Tribunal Administratif de Lyon — Décision N° TA69-2401871

jeudi 23 mai 2024

JuridictionTribunal Administratif de Lyon
SectionTribunal Administratif de Lyon
N° DossierTA69-2401871
TypeDécision
RecoursExcès de pouvoir
PublicationD
FormationJU 9ème chambre
Avocat requérantPAQUET

Texte intégral

Vu la procédure suivante :

Par une requête enregistrée le 23 février 2024, Mme A B, représentée par Me Paquet, demande au tribunal :

1°) d'annuler les décisions du 13 février 2024 par lesquelles la préfète du Rhône a refusé de lui délivrer un titre de séjour, l'a obligée à quitter le territoire français dans le délai de trente jours et a fixé un pays de renvoi ;

2°) d'enjoindre à la préfète du Rhône du lui délivrer un titre séjour dans le délai d'un mois suivant la notification du jugement et sous astreinte de 50 euros par jour de retard, et de lui délivrer, dans le délai de huit jours, une autorisation provisoire de séjour ;

3°) subsidiairement, d'enjoindre à la préfète du Rhône de réexaminer sa situation dans un délai de deux mois suivant la notification du jugement et sous astreinte de 150 euros par jour de retard, et de lui délivrer dans l'attente une autorisation provisoire de séjour dans un délai de huit jours et sous la même condition d'astreinte ;

4°) de mettre à la charge de l'Etat le versement d'une somme de 1 500 euros au titre de l'article L. 761-1 du code de justice administrative et de l'article 37 de la loi du 10 juillet 1991.

Mme B soutient que :

- la décision est insuffisamment motivée ;

- la préfète n'a pas procédé à un examen complet de sa situation personnelle ;

- la commission du titre de séjour n'a pas été saisie pour avis, en violation de l'article L. 432-13 du code de l'entrée et du séjour des étrangers et du droit d'asile ;

- le refus de séjour méconnaît l'article L. 423-23 du même code ;

- il méconnaît l'article 8 de la convention européenne de sauvegarde des droits de l'homme et des libertés fondamentales ;

- le refus de séjour est entaché d'erreur manifeste d'appréciation dans l'exercice par le préfet de son pouvoir de régularisation, et méconnaît l'article L. 435-1 du code de l'entrée et du séjour des étrangers et du droit d'asile ;

- la décision fixant le pays de destination méconnaît l'article 3 de la convention européenne précitée.

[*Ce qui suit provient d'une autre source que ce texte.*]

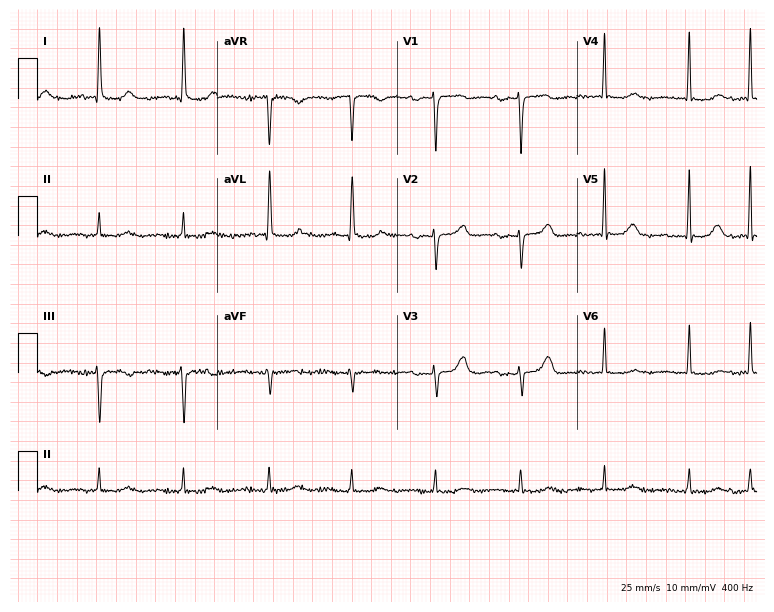
12-lead ECG (7.3-second recording at 400 Hz) from an 81-year-old female patient. Findings include first-degree AV block.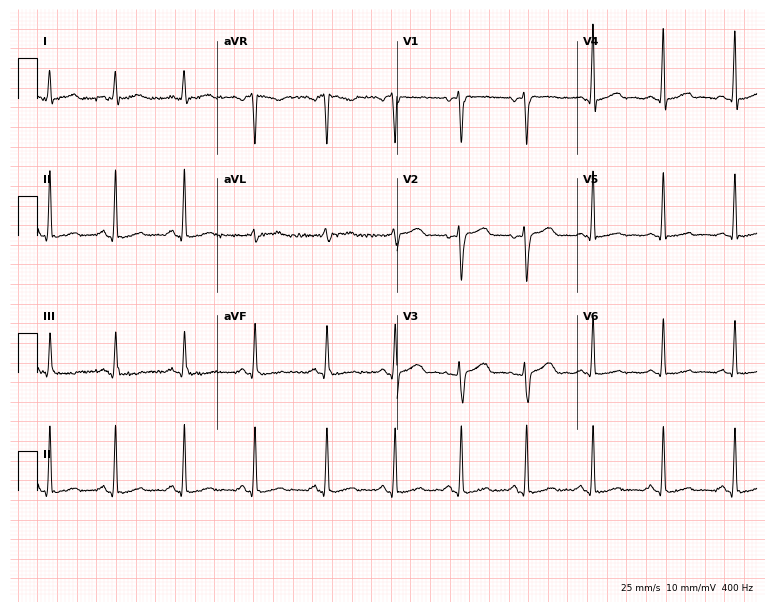
ECG (7.3-second recording at 400 Hz) — a woman, 25 years old. Labelled as a normal ECG.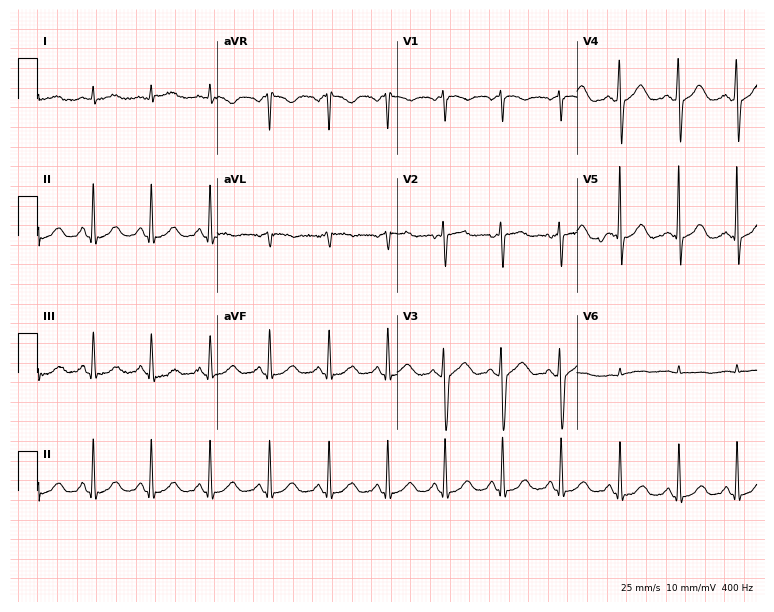
12-lead ECG from a male, 72 years old (7.3-second recording at 400 Hz). Recorded interpretation: within normal limits.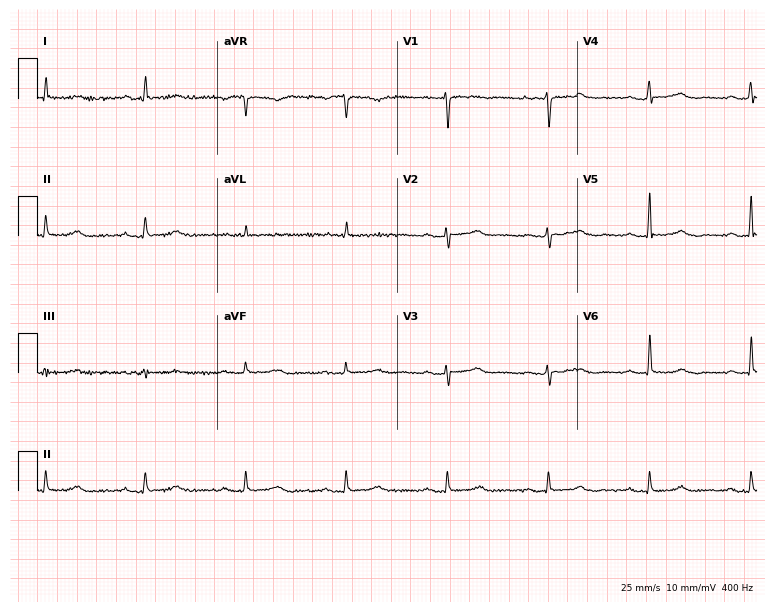
12-lead ECG from a 51-year-old female patient. Findings include first-degree AV block.

Par un mémoire en défense enregistré le 12 avril 2024, la préfète du Rhône conclut au rejet de la requête au motif que les moyens ne sont pas fondés.

La présidente du tribunal a délégué les pouvoirs qui lui sont attribués par l'article L. 614-5 du code de l'entrée et du séjour des étrangers et du droit d'asile à Mme de Lacoste Lareymondie.

Vu :

- la décision du bureau d'aide juridictionnelle du 7 mars 2024 accordant l'aide juridictionnelle totale à Mme B ;

- les autres pièces du dossier ;

Vu :

- le code de l'entrée et du séjour des étrangers et du droit d'asile ;

- la loi n° 91-647 du 10 juillet 1991 ;

- le code de justice administrative.

Les parties ont été régulièrement averties du jour de l'audience.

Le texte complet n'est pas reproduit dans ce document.